Corruption cases offer a useful illustration. Regardless of where a company operates, it can never (whether under the FCPA or other anti-bribery legislation) permissibly bribe a government official in exchange for business. A company’s compliance policy must be unyielding on this point. However, the means to prevent bribery from occurring may require some variation from country to country to account for the local business environment. In larger countries, for example, where the pool of qualified employees might be abundant, a company could, without jeopardising its business, choose not to hire any employee with close family ties to a distributor that sells company products to the government. In smaller countries, the relevant talent pool might be much smaller, making it impractical for a company to impose a blanket ban of this sort. Instead, a company might reasonably apply rigorous controls to its hiring process, such as walling off potentially conflicted employees from any interactions with a distributor.

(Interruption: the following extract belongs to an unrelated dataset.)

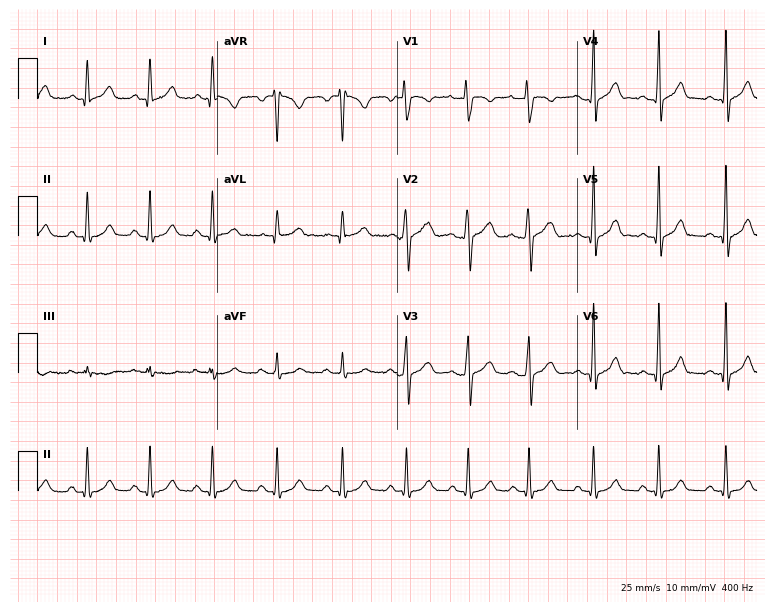
Standard 12-lead ECG recorded from a 32-year-old female (7.3-second recording at 400 Hz). Read as a normal ECG.

The number of examples of this nature is nearly limitless. The point is that one size does not necessarily fit all in the implementation of a global compliance programme. Variations may be entirely appropriate and often critical. If a company’s policies create significant practical barriers to conducting business in a particular country, the company runs a greater risk that employees will circumvent compliance controls. By calibrating its programme to account for local variations in business practice, while still maintaining a compliant environment, a company can make its compliance policies both more practical and more likely to be effective in the long run. Like the other lessons for cross-border monitors noted above – clarifying the monitor’s role, strategically choosing the right locations to visit, and being mindful of privacy and labour laws – careful attention to local culture and practice will position the monitor well to achieve his or her primary mission: assessing whether the company’s compliance programme adequately addresses and reduces the risks that led to the monitorship in the first place.
Footnotes
1 Gil M Soffer and Johnjerica Hodge are partners at Katten Muchin Rosenman LLP.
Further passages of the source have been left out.